# Garage Spring Safety Cables



## bennymetaL (Mar 16, 2022)

I recently had an inspection finding for the lack of garage spring safety cables.  After some research they definitely seem like a great idea, are low cost, and easy to install.  There isn't much information out there on whether or not these are required by code or when they became a thing.  I am putting them on since now that I know I can't seem to go into the garage without looking at them and waiting for one to snap and hit me .  This is the first time this has come up in many years so I am just curious if this is a new thing, required by code etc.  Thanks


----------



## classicT (Mar 16, 2022)

Guessing this was a home inspector, not a building inspector from the local AHJ.

Home inspectors come up with all sorts of non-code based items. Different mentality. Building inspectors (work for AHJ) follow building codes, which are a minimum standard required by either State Law or Municipal Code. Home inspectors are private party, are typically employed during property transactions, and make recommendations/observations based upon code, best practices, and/or personal opinions.


----------



## Pcinspector1 (Mar 16, 2022)

Federal register UL325 requires OGD sensors but I'm not aware of a IRC code requirement for single family homes to have the safety cables. The OGD installers may be installing them at an additional cost or as an add-on. 

I have had one break when no one was using the door, the spring decideded to break in the early morning and woke us all up. It did not cause any damage but made quite a bit of noise. it could have cause some damageor injury, so it wouldn't be a bad code requirement IMO. However it most likey would add to the cost of construction if required by code.


----------



## ICE (Mar 16, 2022)

California requires a battery backup for the electric opener.  This came about due to people not being able to open the door after a power failure as the result of a wildfire.  Several people were found deceased in the car...in the garage.  
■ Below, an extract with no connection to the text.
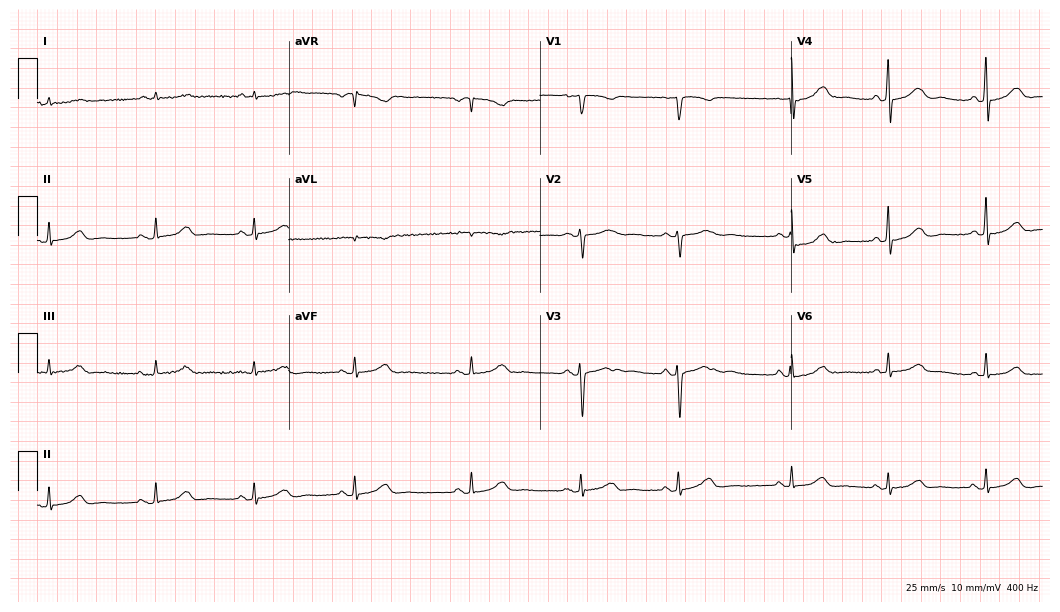
Standard 12-lead ECG recorded from a 61-year-old female (10.2-second recording at 400 Hz). Read as a normal ECG.
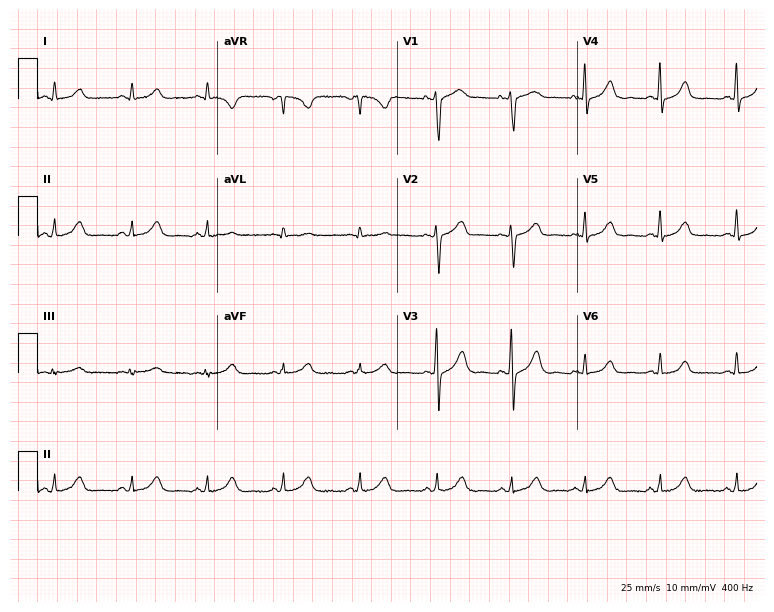
Standard 12-lead ECG recorded from a 39-year-old female. Read as a normal ECG.

If the door springs were injuring people, California would have a law to take that into account.....well it might take killing people to get a law.  If the battery backup law is any indication, one or two should do it.


----------



## classicT (Mar 16, 2022)

ICE said:


> California requires a battery backup for the electric opener.  This came about due to people not being able to open the door after a power failure as the result of a wildfire.  Several people were found deceased in the car...in the garage.


I still can not believe that CA had to pass that law. As much as I hate to say this, apparently we need people to watch the latest action movie (Fast and the Furious perhaps), so that they understand that 2-ton car can drive right through that aluminum garage door. Of course insurance wouldn't cover the damage, but...


----------



## ICE (Mar 16, 2022)

classicT said:


> I still can not believe that CA had to pass that law. As much as I hate to say this, apparently we need people to watch the latest action movie (Fast and the Furious perhaps), so that they understand *that 2-ton car can drive right through that aluminum garage door. *Of course insurance wouldn't cover the damage, but...


I'm not sure that a Prius has the umph to gitter done.


----------



## Rick18071 (Mar 16, 2022)

Who says you need to use the door?


----------